Committed fixtures (under tests/data/, tests/data/):

file md5 bytes
tests/data/places.db f07a69d05358f227e2120080370bbb6b 8192
tests/data/overflow.db 1c17320320a173fb5968c598f9df7373 16384
tests/data/wal_places.db bad96eb068359bcb142533696b6515fc 8192
tests/data/wal_places.db-wal 84b08a77d90914c917d92e60a6c8eeab 4152
tests/data/deleted_places.db 16682d7df99b1e8a89287a508d95eb47 53248
tests/data/updated_messages.db e1edbb56bf37efa6a7c1e738040f1360 8192

The 32 committed Nemetz databases under tests/data/nemetz/ (CC0, §I) have their own md5 manifest in tests/data/nemetz/README.md to avoid duplicating it here.

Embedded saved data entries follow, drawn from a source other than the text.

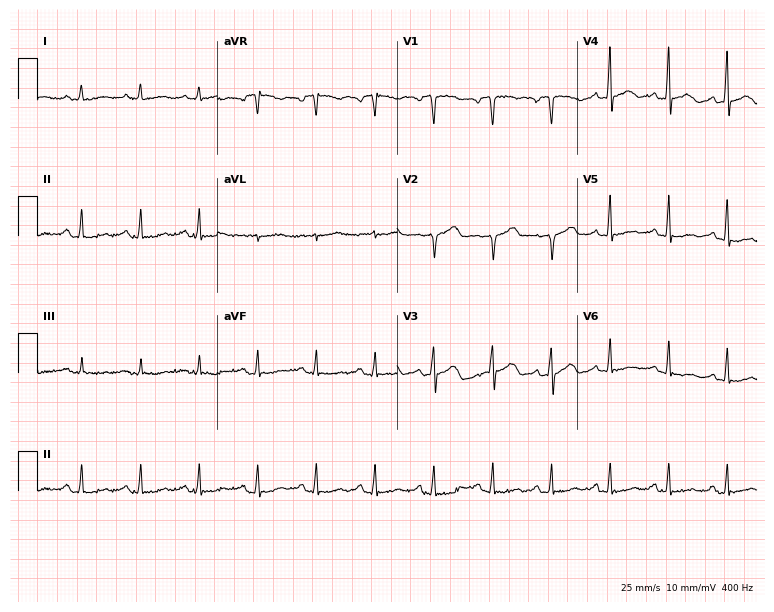
Standard 12-lead ECG recorded from a 56-year-old male patient. Read as a normal ECG.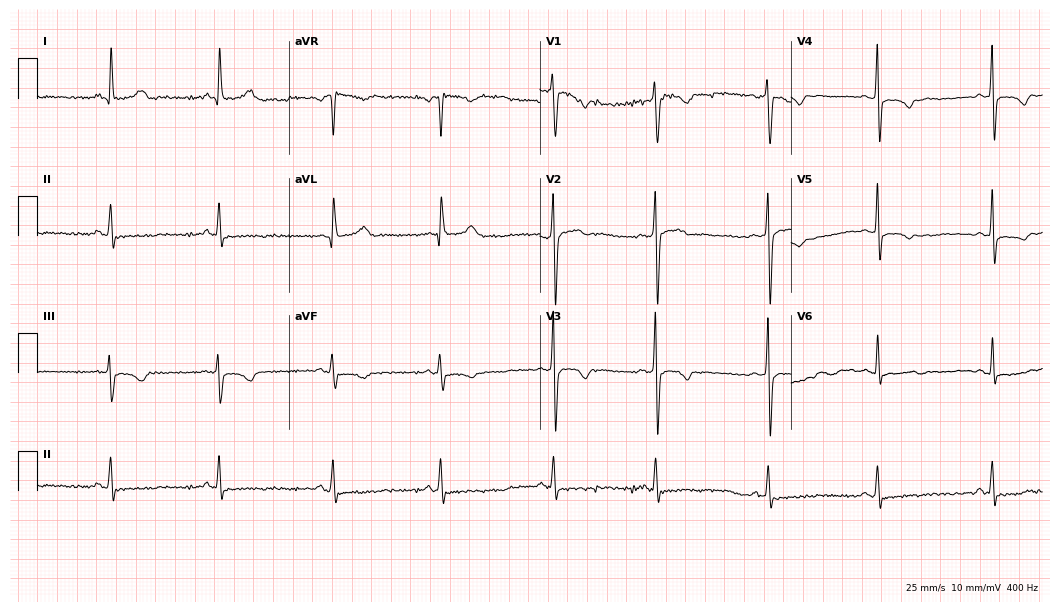
ECG (10.2-second recording at 400 Hz) — a 33-year-old male patient. Screened for six findings — first-degree AV block, right bundle branch block, left bundle branch block, sinus bradycardia, atrial fibrillation, sinus tachycardia — none is recorded.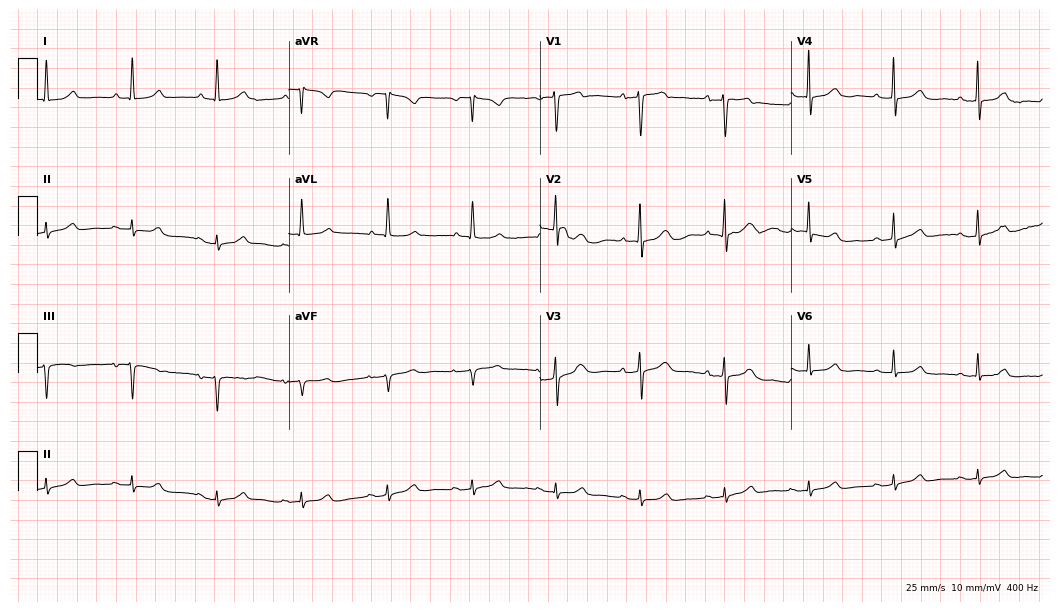
Standard 12-lead ECG recorded from a 73-year-old man. Read as a normal ECG.

Not committed (provenance only — see §F, §G and the per-directory READMEs): tools/undark, the fqlite tap under tools/fqlite/ (source, jars, built classes — recipe in tools/fqlite/README.md), and the DC3 corpus under tests-oracle-corpus/dc3-sqlite-dissect/ (full sha256/md5 list in tests-oracle-corpus/README.md).